What to do with 7th pay commission ‘non-bonanza’
By Dhirendra Kumar CEO, Value Research
Eight years ago, I wrote a
newspaper column advising government employees (or should I say public
servants) on what to do with the arrears that they would get with the
implementation of the sixth pay commission.
On the face of it, one could
just repeat that advice now. However, the situation then was very
different. One, the acceptance of that pay commission report came with a
huge delay of 30 months, leading to large accumulated arrears. Most
employees got eight months to a year’s extra salary as arrears. Two,
that was the height of the global financial crisis. Many people were
exhorting government employees to go forth and spend their bonanza to
boost the economy, which was clearly not a wise thing to do from the
individual’s point of view.
The 30-month delay meant that
many were receiving an amount that would otherwise have taken them seven
to ten years to save and it was important to point out that the best
course would be to take this forced saving and convert it into a
long-term investment. This time around, things are different. The
government has acted much faster and the arrears are just six months. A
smaller hike and a much shorter delay mean that most government
employees will get an amount equivalent to barely one month’s extra
salary so there isn’t any great excitement about extra savings.
In any case, government
employees’ savings imperatives are very different from those who don’t
have lifelong infla tion-adjusted pensions that also keep getting hiked
by pay commissions. Realistically, government employees’ salaries and
pensions are now so good that someone who does not save at all for
retirement will also get by fine. This is especially true because free
lifelong healthcare is part of the package.
A long retirement with
inflation-ravaged savings does not bother government employees because
their burden will also be carried by the rest of us. The rest of the
country will work hard and pay their taxes so that government employees
are guaranteed a comfortable income and pension. Little wonder that even
the most menial, lowest-level government jobs attract thousands of
highly qualified applicants.
However, this is true only of
the older ge neration of government employees, that is, those who joined
before 2004.The biggest change that has come about since 2004 is that a
large proportion of government employees are on the National Pension
System.
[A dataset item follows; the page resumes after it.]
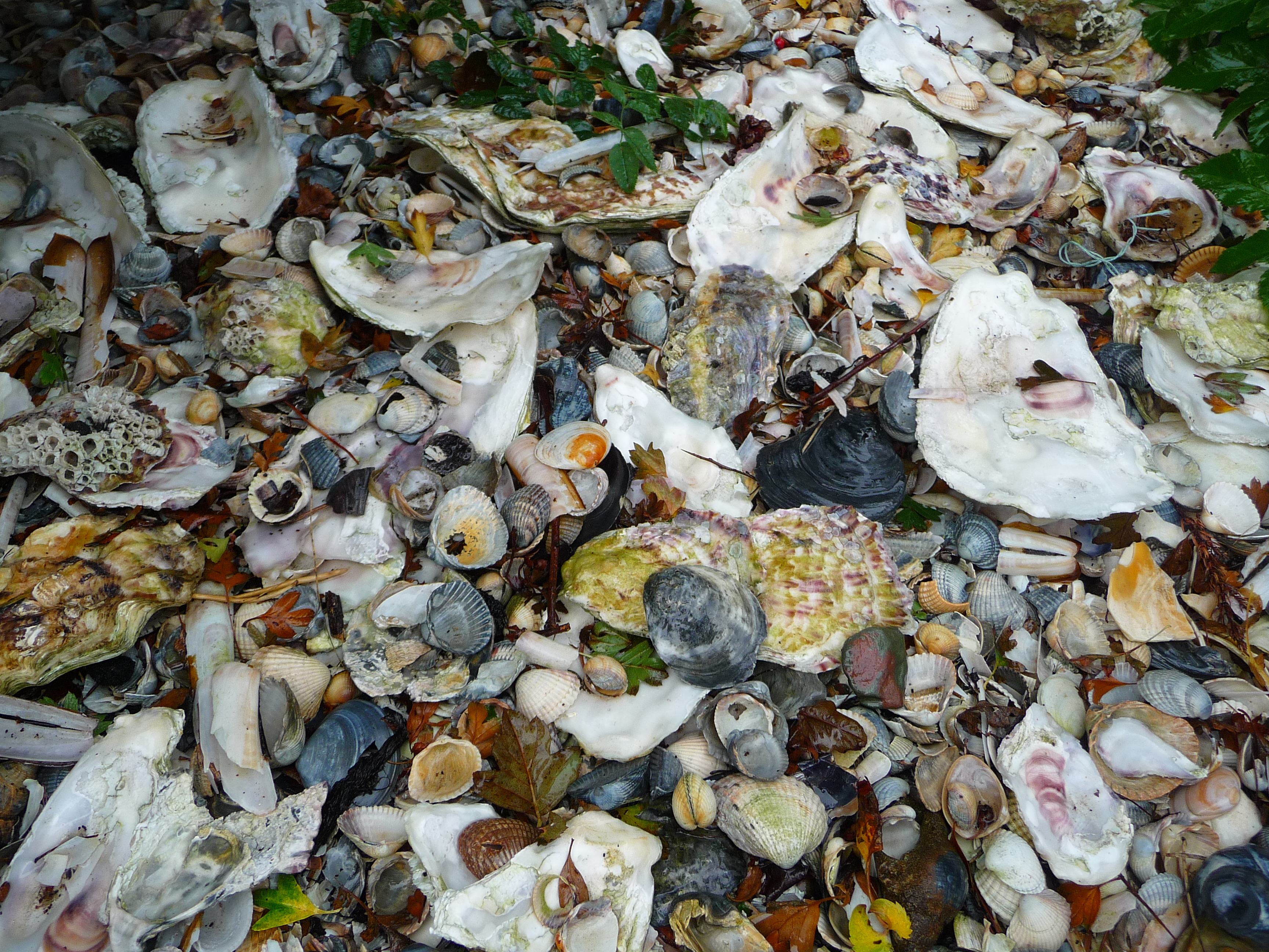 Strandfunde als Schmuck auf dem Grab von Fritz Hafner (Maler, Kunsterzieher, Leiter des Küstenmuseums) auf dem Dünenfriedhof der ostfriesischen Nordseeinsel Juist (Niedersachsen, Deutschland)
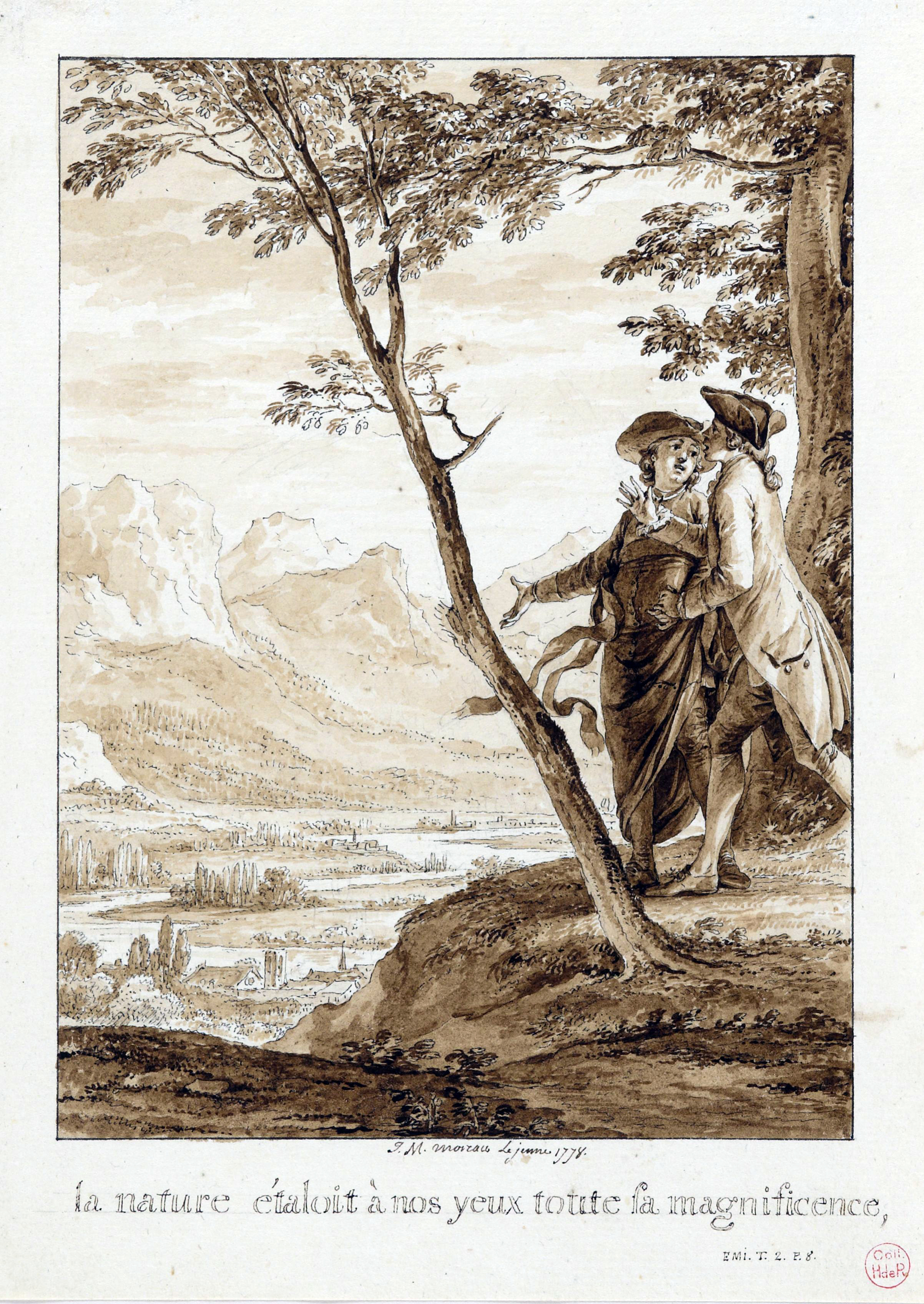 Dessin à la plume pour l'Emile de Jean-Jacques Rousseau, préparation à la gravure pour l'édition de Londres.

Younger employees have retirement savings enforced instead of
having pensions guaranteed from the public purse.While the final impact
on their post-retirement finances is hard to predict at this juncture,
it does mean that they will have to learn a little more about savings
and investments than the older generation of government employees had
to.
The little bit of arrears don’t
amount to much, but the higher income should be directed to long-term
savings instead of any kind of consumption expenditure. The theory
behind the Pay Commission is that its awards are a response, not just to
the rising cost of living, but also to the general rise in private
sector’s salaries and an attempt to narrow the gap thus created. I can
hear the sniggers from private sector employees but like I said, that’s
the theory. In this sense, arrears are money that is already spent.
Given the way most people’s finances are structured nowadays, I think
the first priority should be to lighten or eliminate any debt load that
one has.
Beyond debt-reduction, the
arrears, as well as the higher income is best added to whatever savings
medium the saver is most comfortable with as long as one doesn’t make
the mistake of relying on fixed income savings for the long term.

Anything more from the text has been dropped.